Updated on 2022-09-14 GMT+08:00

Overview

Scenarios

Spark can access HBase in two clusters concurrently on condition that mutual trust has been configured between these two clusters.

Data Planning

  1. Configure the IP addresses and host names of all ZooKeeper and HBase nodes in cluster2 to the /etc/hosts file on the client node of cluster1.
  2. In cluster1 and cluster2, find the hbase-site.xml file in the conf directory of the Spark2x client, and save it to the /opt/example/A and /opt/example/B directories.
  3. Run the following spark-submit command:

    Before running the sample program, set the spark.yarn.security.credentials.hbase.enabled configuration item to true in the spark-defaults.conf configuration file of Spark client. (The default value is false. Changing the value to true does not affect existing services.) If you want to uninstall the HBase service, change the value back to false first.

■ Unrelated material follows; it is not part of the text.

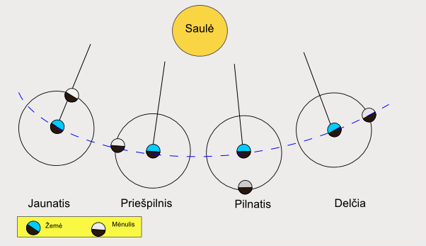 Mėnulio fazės Perpiešė User:Ausis su Inkscape

    spark-submit --master yarn --deploy-mode client --files /opt/example/B/hbase-site.xml --keytab /opt/FIclient/user.keytab --principal sparkuser  --class com.huawei.spark.examples.SparkOnMultiHbase /opt/example/SparkOnMultiHbase-1.0.jar

Development Approach

  1. When accessing HBase, you need to use the configuration file of the corresponding cluster to create a Configuration object for creating a Connection object.
  2. Use the Connection object you create to perform operations on the HBase table, such as creating a table and inserting, viewing, and printing data.